Leverage dominance may not persist. India's banking sector has undergone significant cleanup since 2018 (IBC framework, NBFC regulation). Credit availability for leveraged expansion is tighter now. The leverage premium from 2000-2018 may narrow going forward.
Currency risk for international investors. All returns are in INR. The Indian rupee depreciated from roughly 45/USD in 2000 to 85/USD in 2025. International investors would see lower USD-adjusted returns. The 9.10% INR CAGR translates to approximately 6-7% in USD terms after currency adjustment.
Financials and utilities excluded. Banks, NBFCs, and utilities are structurally leveraged. Including them would inflate the leverage-driven bucket without adding meaningful signal about DuPont quality.
Takeaway
India's growth economy rewards leverage over margins by a wide margin. That's the core finding from 25 years of DuPont decomposition on NSE stocks. Leverage-driven ROE beat margin-driven ROE by 10 percentage points per year, the widest gap of any market we tested. Margin-driven stocks returned just 1.85% annually.

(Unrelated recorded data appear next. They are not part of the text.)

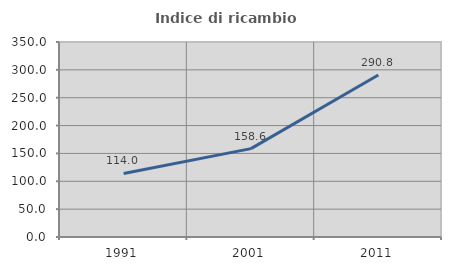
| Category | Indice di ricambio occupazionale  |
|---|---|
| 1991.0 | 113.989 |
| 2001.0 | 158.617 |
| 2011.0 | 290.781 |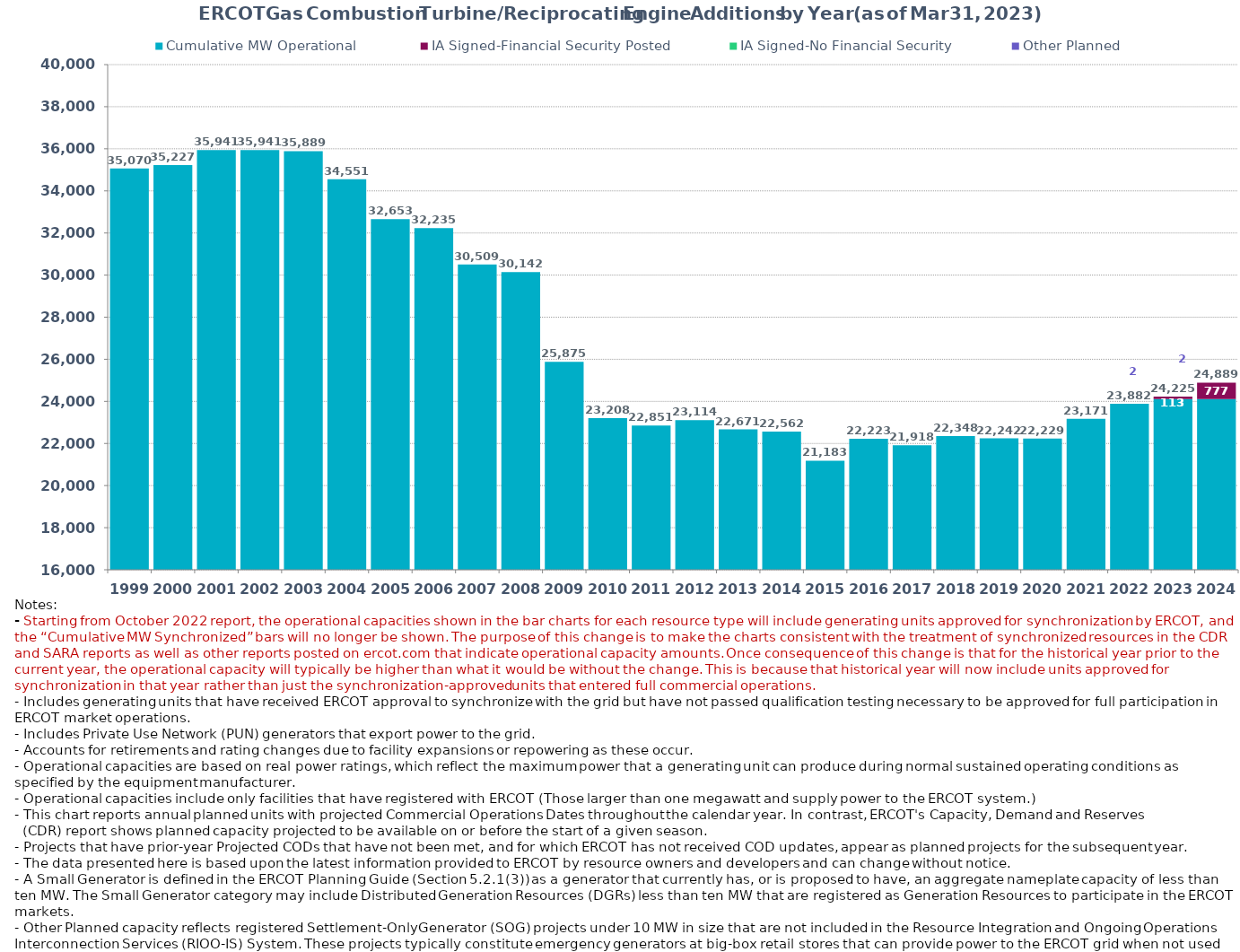
| Category | Cumulative MW Operational  | IA Signed-Financial Security Posted  | IA Signed-No Financial Security  | Other Planned | Cumulative Installed and Planned |
|---|---|---|---|---|---|
| 1999.0 | 35069.87 | 0 | 0 | 0 | 35069.87 |
| 2000.0 | 35227.48 | 0 | 0 | 0 | 35227.48 |
| 2001.0 | 35941.14 | 0 | 0 | 0 | 35941.14 |
| 2002.0 | 35941.14 | 0 | 0 | 0 | 35941.14 |
| 2003.0 | 35889.14 | 0 | 0 | 0 | 35889.14 |
| 2004.0 | 34551.24 | 0 | 0 | 0 | 34551.24 |
| 2005.0 | 32653.04 | 0 | 0 | 0 | 32653.04 |
| 2006.0 | 32235.14 | 0 | 0 | 0 | 32235.14 |
| 2007.0 | 30509.14 | 0 | 0 | 0 | 30509.14 |
| 2008.0 | 30141.94 | 0 | 0 | 0 | 30141.94 |
| 2009.0 | 25875.17 | 0 | 0 | 0 | 25875.17 |
| 2010.0 | 23208.05 | 0 | 0 | 0 | 23208.05 |
| 2011.0 | 22851.35 | 0 | 0 | 0 | 22851.35 |
| 2012.0 | 23113.55 | 0 | 0 | 0 | 23113.55 |
| 2013.0 | 22670.71 | 0 | 0 | 0 | 22670.71 |
| 2014.0 | 22561.71 | 0 | 0 | 0 | 22561.71 |
| 2015.0 | 21182.91 | 0 | 0 | 0 | 21182.91 |
| 2016.0 | 22223.29 | 0 | 0 | 0 | 22223.29 |
| 2017.0 | 21918.43 | 0 | 0 | 0 | 21918.43 |
| 2018.0 | 22347.59 | 0 | 0 | 0 | 22347.59 |
| 2019.0 | 22242.29 | 0 | 0 | 0 | 22242.29 |
| 2020.0 | 22229.29 | 0 | 0 | 0 | 22229.29 |
| 2021.0 | 23171.49 | 0 | 0 | 0 | 23171.49 |
| 2022.0 | 23881.64 | 0 | 0 | 0 | 23881.64 |
| 2023.0 | 24110.79 | 113 | 0 | 1.6 | 24225.39 |
| 2024.0 | 24110.79 | 776.72 | 0 | 1.6 | 24889.11 |

Quality ROE returned 9.56% CAGR, but the Sensex returned 11.49%. The strategy produced positive absolute returns but didn't beat the local index. Passive exposure to NSE outperformed.

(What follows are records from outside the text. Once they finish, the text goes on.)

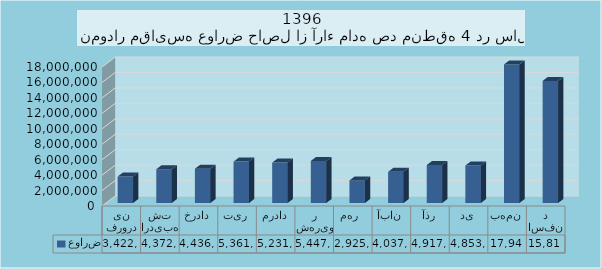
| Category | عوارض |
|---|---|
| فروردین | 3422995 |
| اردیبهشت | 4372941 |
| خرداد | 4436286 |
| تیر | 5361075 |
| مرداد | 5231756 |
| شهریور | 5447203 |
| مهر  | 2925693 |
| آبان | 4037127 |
| آذر | 4917977 |
| دی | 4853613 |
| بهمن | 17944582 |
| اسفند | 15813781 |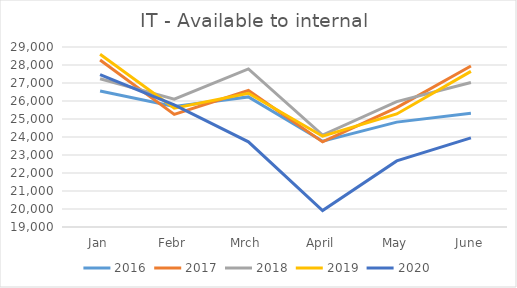
| Category | 2016 | 2017 | 2018 | 2019 | 2020 |
|---|---|---|---|---|---|
| Jan | 26559 | 28280 | 27240 | 28599 | 27463 |
| Febr | 25702 | 25256 | 26106 | 25599 | 25782 |
| Mrch | 26228 | 26585 | 27781 | 26427 | 23733 |
| April | 23766 | 23730 | 24108 | 24045 | 19910 |
| May | 24826 | 25636 | 25963 | 25280 | 22673 |
| June | 25314 | 27941 | 27032 | 27647 | 23953 |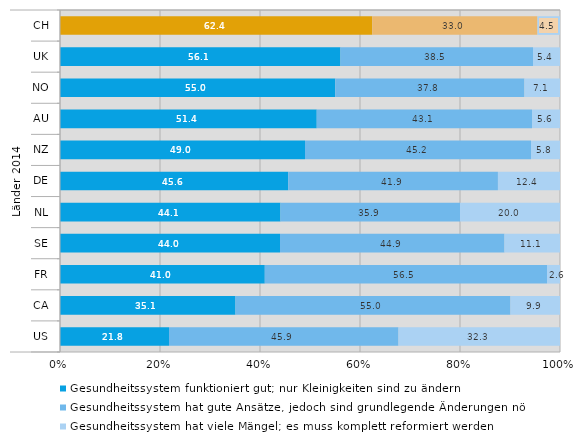
| Category | Gesundheitssystem funktioniert gut; nur Kleinigkeiten sind zu ändern | Gesundheitssystem hat gute Ansätze, jedoch sind grundlegende Änderungen nötig | Gesundheitssystem hat viele Mängel; es muss komplett reformiert werden |
|---|---|---|---|
| 0 | 62.4 | 33 | 4.5 |
| 1 | 56.1 | 38.5 | 5.4 |
| 2 | 55 | 37.8 | 7.1 |
| 3 | 51.4 | 43.1 | 5.6 |
| 4 | 49 | 45.2 | 5.8 |
| 5 | 45.6 | 41.9 | 12.4 |
| 6 | 44.1 | 35.9 | 20 |
| 7 | 44 | 44.9 | 11.1 |
| 8 | 41 | 56.5 | 2.6 |
| 9 | 35.1 | 55 | 9.9 |
| 10 | 21.8 | 45.9 | 32.3 |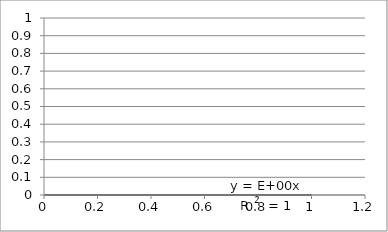
| Category | Series 0 |
|---|---|
| 1.0 | 0 |
| 0.6989700043360189 | 0 |
| 0.5228787452803376 | 0 |
| 0.3979400086720376 | 0 |
| 0.3010299956639812 | 0 |
| 0.2218487496163564 | 0 |
| 0.1549019599857432 | 0 |
| 0.09691001300805642 | 0 |
| 0.04575749056067514 | 0 |
| 0.0 | 0 |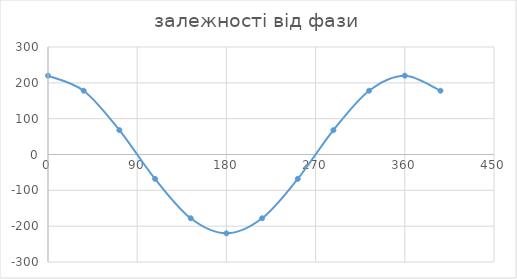
| Category | Series 0 |
|---|---|
| 0.0 | 220 |
| 36.0 | 177.984 |
| 72.0 | 67.984 |
| 108.0 | -67.984 |
| 143.99999999999997 | -177.984 |
| 179.99999999999994 | -220 |
| 215.99999999999991 | -177.984 |
| 251.99999999999991 | -67.984 |
| 287.99999999999983 | 67.984 |
| 323.99999999999983 | 177.984 |
| 359.9999999999997 | 220 |
| 395.99999999999966 | 177.984 |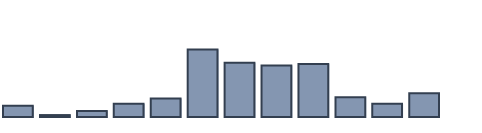
| Category | Series 0 |
|---|---|
| 0 | 3.352 |
| 1 | 0.578 |
| 2 | 1.829 |
| 3 | 3.938 |
| 4 | 5.567 |
| 5 | 20.208 |
| 6 | 16.263 |
| 7 | 15.432 |
| 8 | 15.861 |
| 9 | 5.942 |
| 10 | 3.948 |
| 11 | 7.083 |
| 12 | 0 |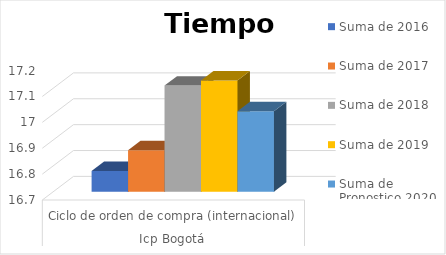
| Category | Suma de 2016 | Suma de 2017 | Suma de 2018 | Suma de 2019 | Suma de Pronostico 2020 suavización |
|---|---|---|---|---|---|
| 0 | 16.78 | 16.86 | 17.11 | 17.13 | 17.011 |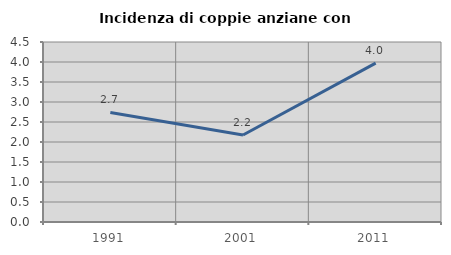
| Category | Incidenza di coppie anziane con figli |
|---|---|
| 1991.0 | 2.74 |
| 2001.0 | 2.174 |
| 2011.0 | 3.974 |

For Indian stock screening: the DuPont decomposition is a diagnostic tool, not a clear alpha signal vs a broad index. It identifies whether ROE comes from margins or leverage. In India, leverage has driven the growth cycle. Margin-driven companies (IT services, pharma) were overpriced for their returns. The drawdowns are severe regardless of which path you take.
Part of a Series
- DuPont ROE: US Stocks -- flagship backtest, 22 years of US data
References
- Soliman, M.T. (2008). "The Use of DuPont Analysis by Market Participants." The Accounting Review, 83(3), 823-853.
- Fairfield, P.M. and Yohn, T.L. (2001). "Using Asset Turnover and Profit Margin to Forecast Changes in Profitability." Review of Accounting Studies, 6(4), 371-385.
Data: Ceta Research (FMP financial data warehouse), 2000-2025.